Step 1: Understanding the Question:
First, find the equation of the plane passing through the three given points, then calculate the distance from the point to this plane.
Step 3: Detailed Explanation:
1. Points: \( A(2, 1, 0), B(3, -2, 4), C(1, -3, 3) \).
Normal vector \( \vec{n} = \vec{AB} \times \vec{AC} \):
\( \vec{AB} = (3-2, -2-1, 4-0) = (1, -3, 4) \)
\( \vec{AC} = (1-2, -3-1, 3-0) = (-1, -4, 3) \)
\[ \vec{n} = \begin{vmatrix} \hat{i} & \hat{j} & \hat{k}
1 & -3 & 4
-1 & -4 & 3 \end{vmatrix} = \hat{i}(-9+16) - \hat{j}(3+4) + \hat{k}(-4-3) = 7\hat{i} - 7\hat{j} - 7\hat{k} \]
Direction ratios of normal: \( (1, -1, -1) \).
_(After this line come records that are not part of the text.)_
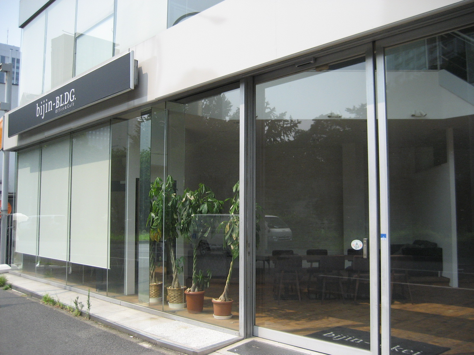 美人時計本社（東京都港区）
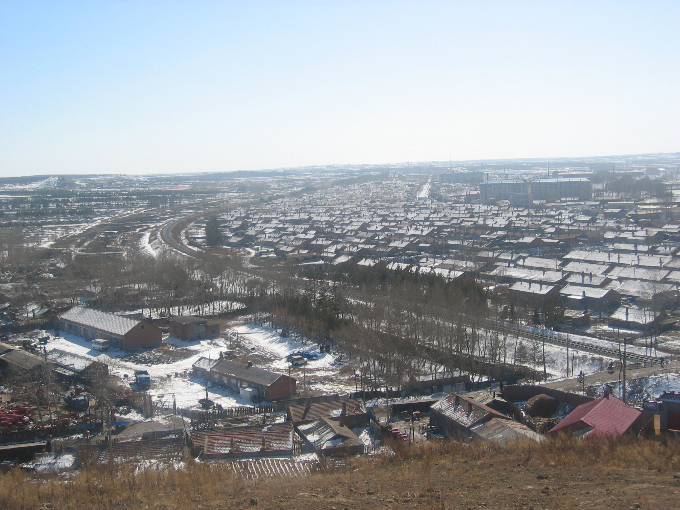 远看大杨树全景 QQ696847
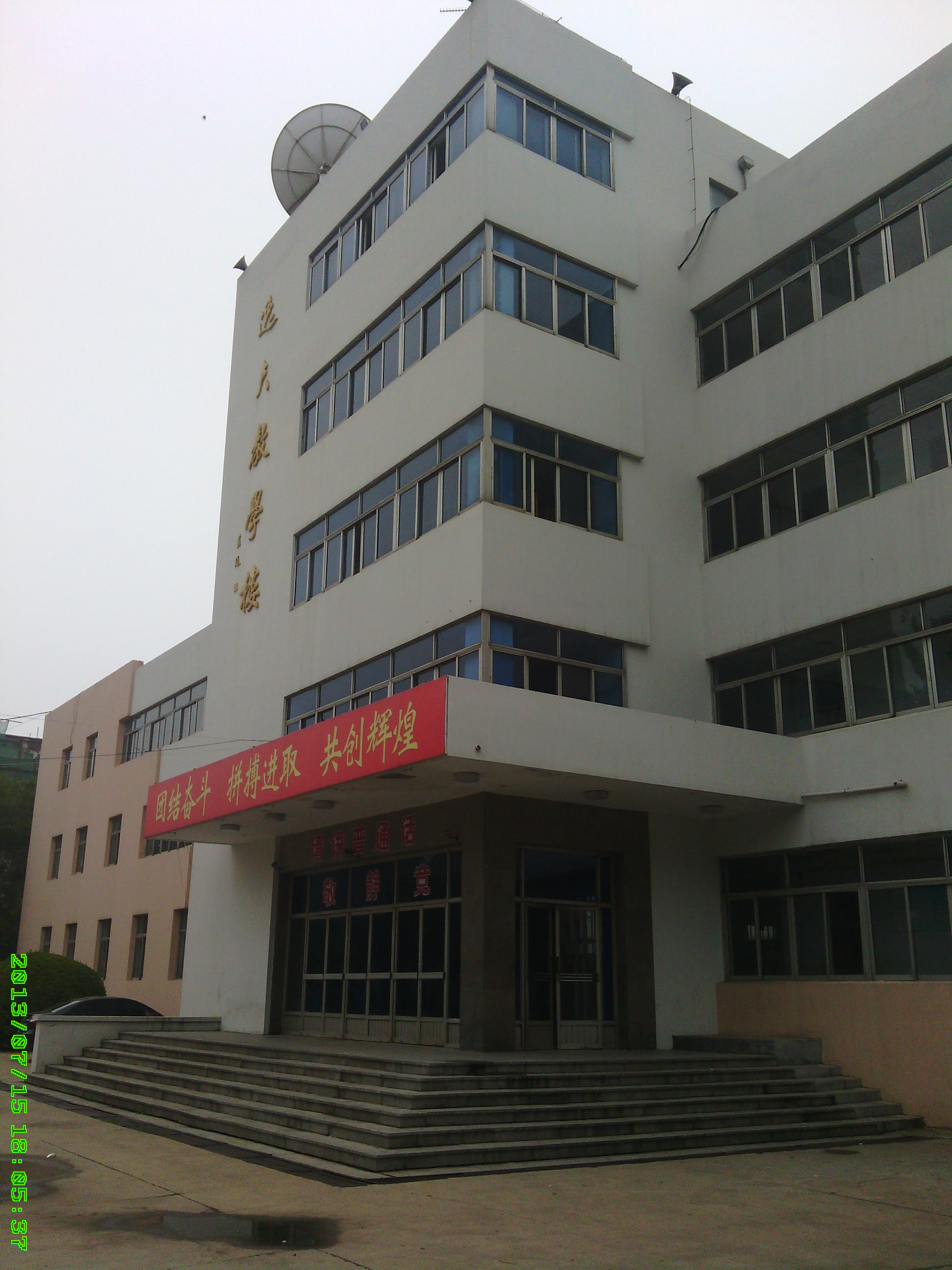 邵逸夫捐建逸夫楼
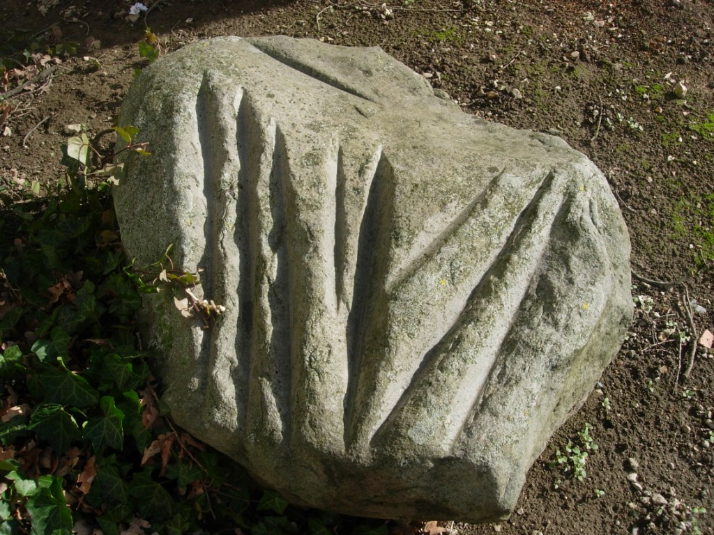 Polissoir Préhistoire Néolithique Aube France Marcilly-le-Hayer Musées de Troyes
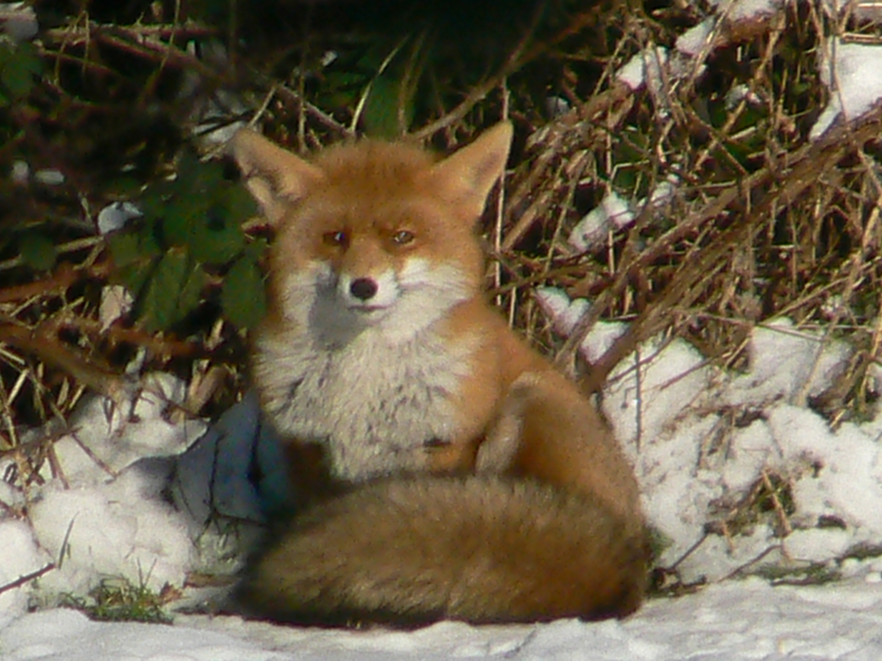 Rotfuchs in Lohausen, Düsseldorf
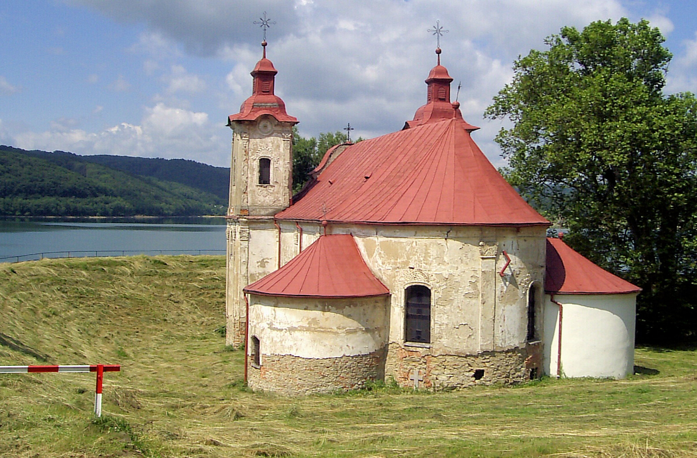 Rímskokatolícky kostol Kelča na vodnú nádrž Veľká Domaša

2. Plane equation: \( 1(x-2) - 1(y-1) - 1(z-0) = 0 \implies x - y - z - 1 = 0 \).
3. Distance from \( (5, 3, -1) \):
\[ d = \frac{|5 - 3 - (-1) - 1|}{\sqrt{1^2 + (-1)^2 + (-1)^2}} = \frac{|5 - 3 + 1 - 1|}{\sqrt{3}} = \frac{2}{\sqrt{3}} \text{ units} \]
Step 4: Final Answer:
The distance is \( \frac{2}{\sqrt{3}} \) units.